The BBC reported in October 2011 on a spate of self-immolations at the monastery by monks and nuns protesting PRC rule and the accompanying restrictions on human rights and religious freedom. Included among the victims was 17-year-old Kelsang Wangchuk, who self-immolated on 3 October. On 17 October, a Buddhist nun named Tenzin Wangmo became the first female self-immolation victim in Aba, and the ninth of the year.

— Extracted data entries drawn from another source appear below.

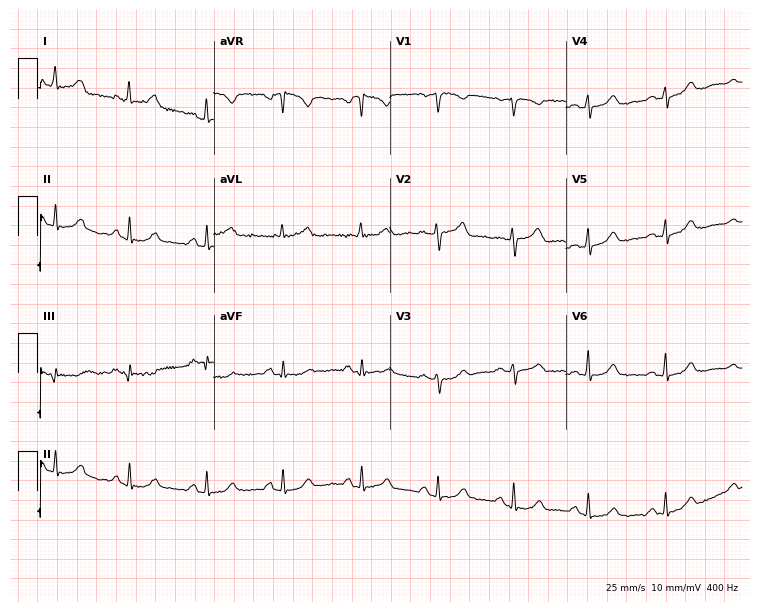
Standard 12-lead ECG recorded from a female patient, 54 years old (7.2-second recording at 400 Hz). Read as a normal ECG.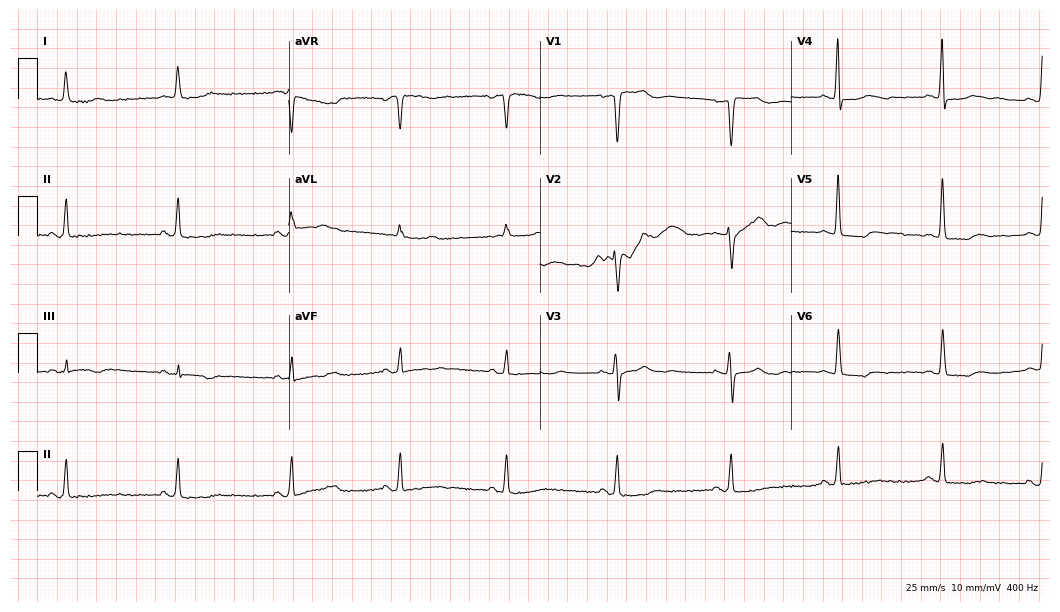
Standard 12-lead ECG recorded from a female, 66 years old. Read as a normal ECG.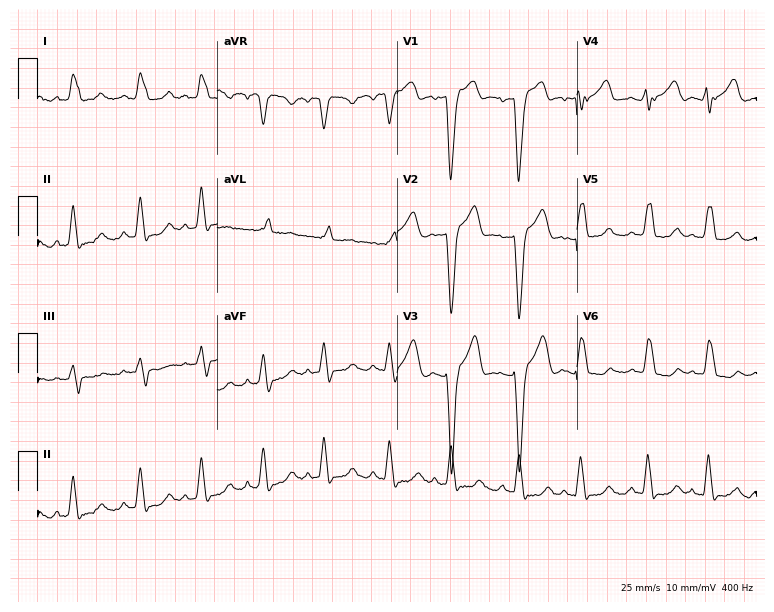
12-lead ECG from a 40-year-old woman (7.3-second recording at 400 Hz). Shows left bundle branch block (LBBB).

In response to the rise in protests, PRC authorities reportedly detained some monks in compulsory reeducation-through-labour and detention facilities, leading the monastery's population to decline from 2,500 to 600, from March to October 2011. Police and military surveillance in the area has escalated, and some monks have been sentenced to prison

Another report by the International Campaign for Tibet states the frequency of self-immolations in Ngaba lessened from 2014 to 2018, then solo protests began by those often carrying outlawed images of the Dalai Lama along a road where many self-immolations occurred. The road is called "Heroes, or Martyrs, Street" by the monks.

Arrests of monks at Ngawa Kirti Gompa continued in 2017 and 2018, after which three monks, Thubpa, Lobsang Dorje, and Lobsang Thamke, were reported to have disappeared into Chinese custody.